Study material:

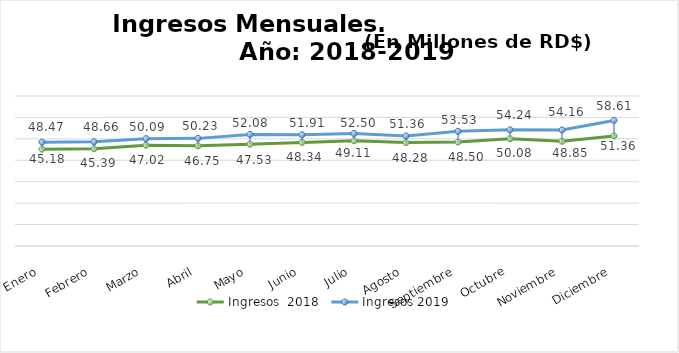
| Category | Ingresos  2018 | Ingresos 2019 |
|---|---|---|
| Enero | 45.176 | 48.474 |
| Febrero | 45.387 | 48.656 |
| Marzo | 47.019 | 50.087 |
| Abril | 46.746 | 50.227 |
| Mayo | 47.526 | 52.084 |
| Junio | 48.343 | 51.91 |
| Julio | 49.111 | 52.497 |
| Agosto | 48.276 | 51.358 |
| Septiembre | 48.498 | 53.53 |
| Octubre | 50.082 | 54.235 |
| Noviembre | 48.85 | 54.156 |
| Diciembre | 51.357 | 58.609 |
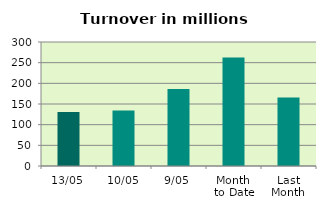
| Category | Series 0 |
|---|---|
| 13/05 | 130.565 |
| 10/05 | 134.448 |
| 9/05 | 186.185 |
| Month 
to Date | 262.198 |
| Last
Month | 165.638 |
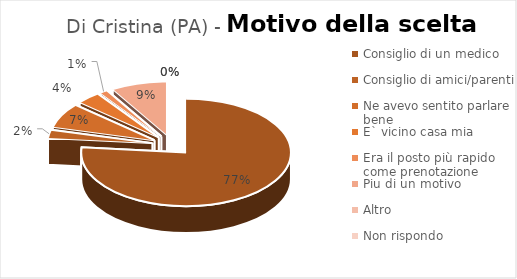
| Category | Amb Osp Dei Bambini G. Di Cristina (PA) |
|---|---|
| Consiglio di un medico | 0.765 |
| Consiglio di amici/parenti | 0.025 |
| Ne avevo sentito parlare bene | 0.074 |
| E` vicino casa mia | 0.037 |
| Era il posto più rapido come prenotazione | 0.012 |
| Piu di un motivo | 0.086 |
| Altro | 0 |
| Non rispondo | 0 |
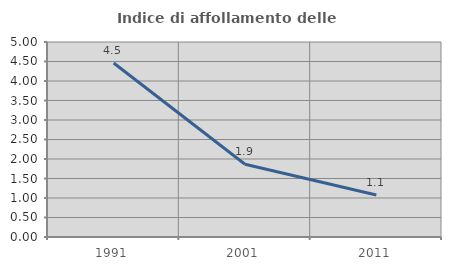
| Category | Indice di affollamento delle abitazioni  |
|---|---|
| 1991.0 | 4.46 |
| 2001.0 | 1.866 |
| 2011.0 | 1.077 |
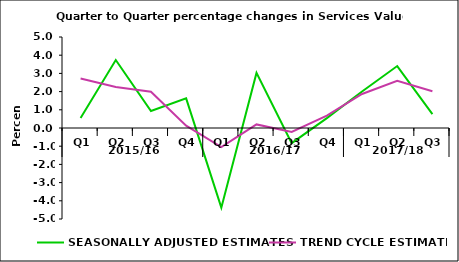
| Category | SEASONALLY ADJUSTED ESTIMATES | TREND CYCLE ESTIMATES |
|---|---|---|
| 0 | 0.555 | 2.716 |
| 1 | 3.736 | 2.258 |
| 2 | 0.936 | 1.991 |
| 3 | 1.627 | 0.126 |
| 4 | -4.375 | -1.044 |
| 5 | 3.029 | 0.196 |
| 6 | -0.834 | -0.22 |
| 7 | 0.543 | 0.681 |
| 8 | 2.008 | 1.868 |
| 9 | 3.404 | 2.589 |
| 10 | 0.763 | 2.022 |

Exercise aim: Look through the material and find each line that includes "Category", then copy it.

Solution:
| Category | Ingresos  2018 | Ingresos 2019 |
| Category | Series 0 |
| Category | Amb Osp Dei Bambini G. Di Cristina (PA) |
| Category | Indice di affollamento delle abitazioni  |
| Category | SEASONALLY ADJUSTED ESTIMATES | TREND CYCLE ESTIMATES |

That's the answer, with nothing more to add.